EXERCISE DETAILS: A faithful transcript of all the lines below, with no pictures, is the goal here.

═════ INPUT

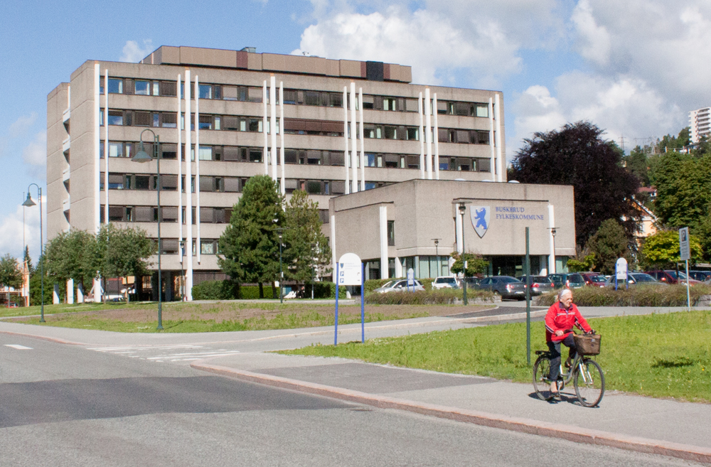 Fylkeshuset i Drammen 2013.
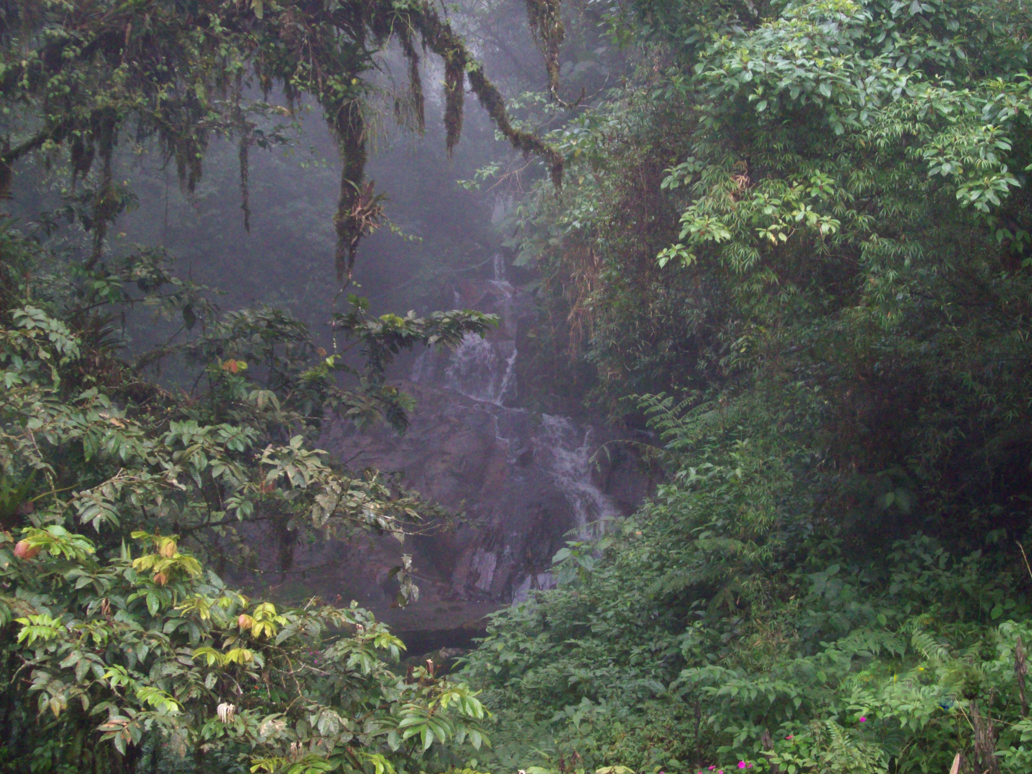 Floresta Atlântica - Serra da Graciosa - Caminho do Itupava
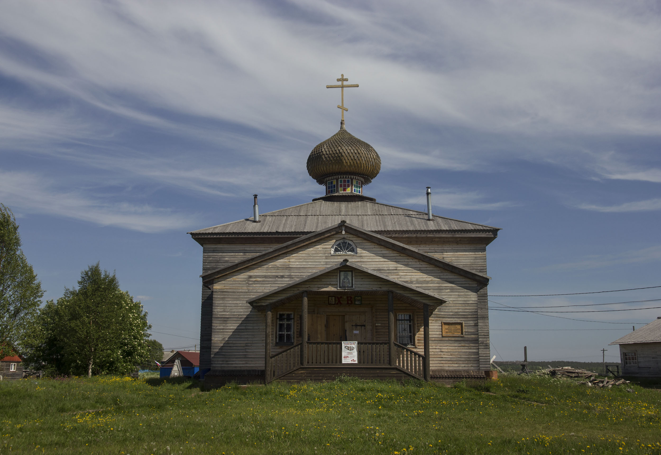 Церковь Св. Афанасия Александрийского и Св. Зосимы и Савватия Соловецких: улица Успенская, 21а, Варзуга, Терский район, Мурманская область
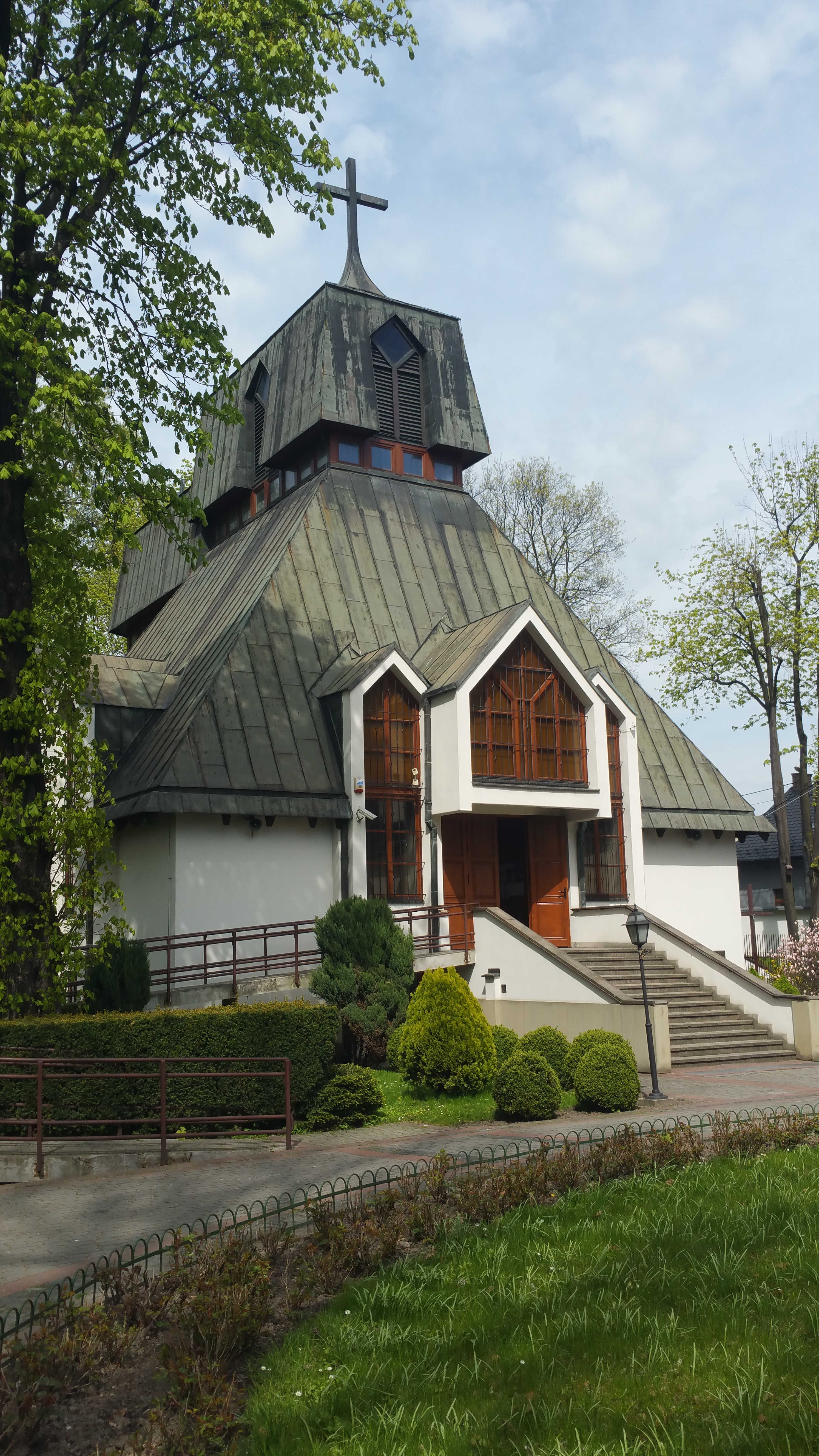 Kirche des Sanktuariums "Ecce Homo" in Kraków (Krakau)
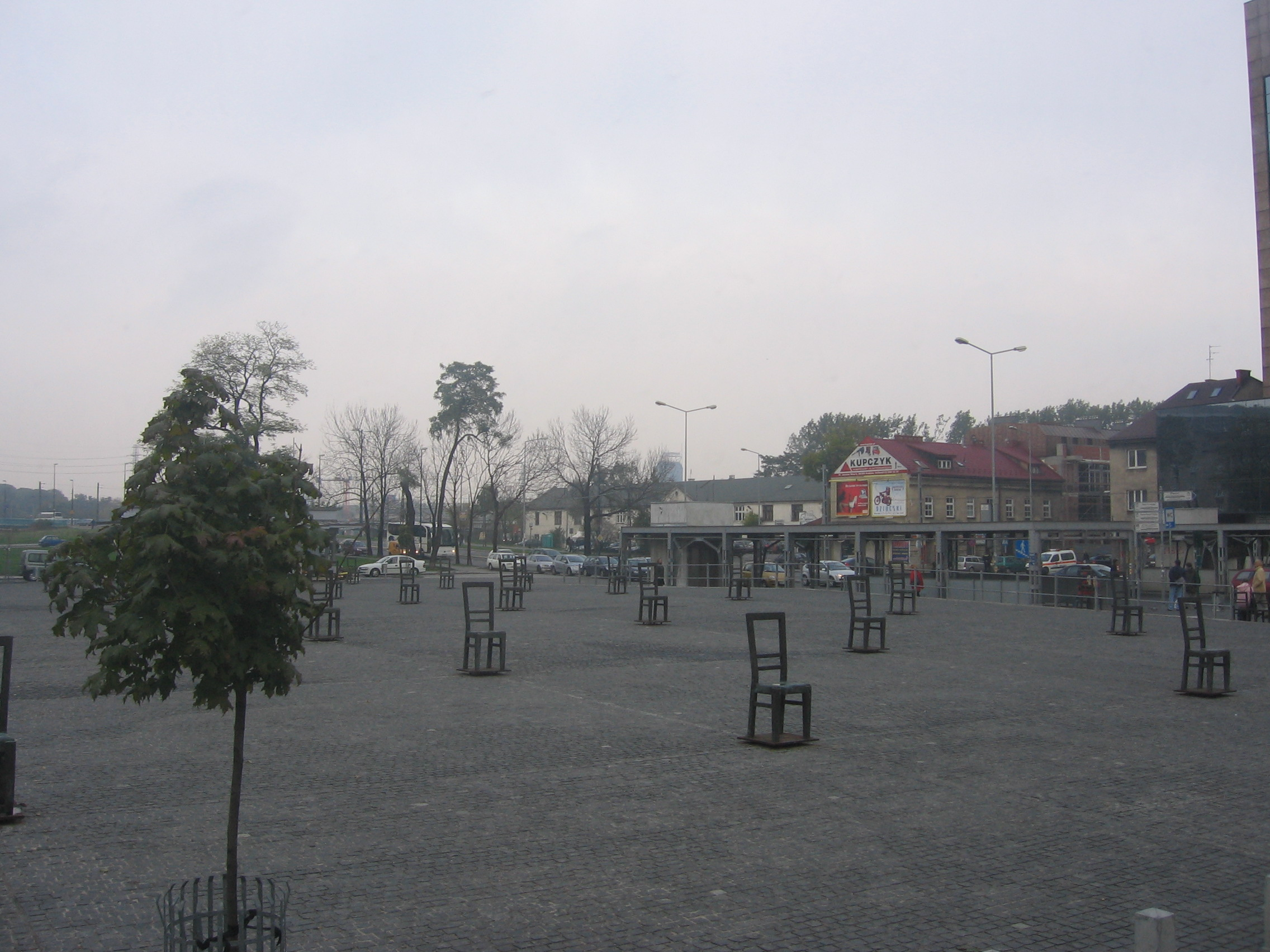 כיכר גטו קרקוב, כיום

══════════

SOLUTION FOR THIS EXERCISE:
 Fylkeshuset i Drammen 2013.
 Floresta Atlântica - Serra da Graciosa - Caminho do Itupava
 Церковь Св. Афанасия Александрийского и Св. Зосимы и Савватия Соловецких: улица Успенская, 21а, Варзуга, Терский район, Мурманская область
 Kirche des Sanktuariums "Ecce Homo" in Kraków (Krakau)
 כיכר גטו קרקוב, כיום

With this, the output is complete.